Now we can explore the ongoing assessment, treatment and transport of TBI patients. After the primary survey, treatment of ABCs and spinal immobilization, the head of the spine board should be elevated 30 degrees, if hypotension does not exist. Open skull fractures should be covered with non-pressure sterile dry dressings. Transport should begin within 10 minutes of arrival on scene if at all possible. The only definitive treatment for TBI comes in a hospital. Sitting on the scene will not improve patient outcome. These patients should also be considered candidates for transport to a Level 1 Trauma Center.
If ventilating the patient via endotracheal intubation is required, EtCO2 should be monitored via Capnography when available. Ventilate to maintain EtCO2 to between 32-35 mmHg. Seizures are common with head trauma and can lead to increased ICP and hypoxia. Controlling seizures in these patients is similar to other types of seizure management with benzodiazepines is indicated. Follow your local protocols when treating seizures with medications.
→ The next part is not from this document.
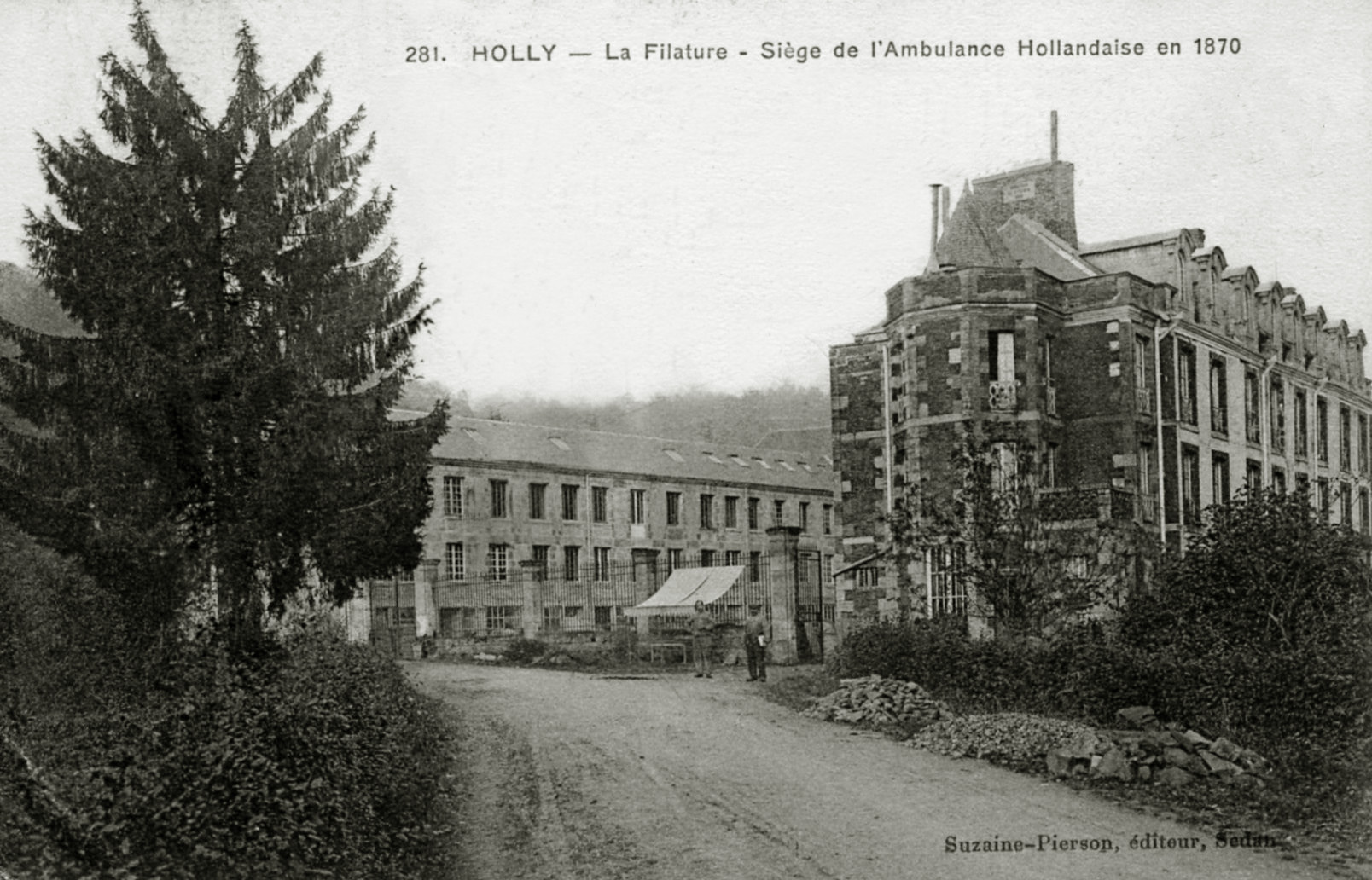 Carte postale. Le château d'Olly au début du XIXe sciècle, alors Filature

An IV of normal saline should be initiated, but run it only at a rate to maintain profusion. Most isolated head injury patients do not need fluid. As we stated earlier, if you have a hypotensive TBI patient, look for trauma elsewhere, also. The systolic blood pressure should be maintained at 90 mmHg. The goal is to maintain a Mean Arterial Pressure of less than70 mmHg.
The most important skill involved at any level of training with this type of call is patient assessment. This is a skill that needs to be continuously sharpened through training and education to keep us thinking “inside the box”and to ensure early recognition of the signs and symptoms of one of the injuries that continues to challenge every level of prehospital care.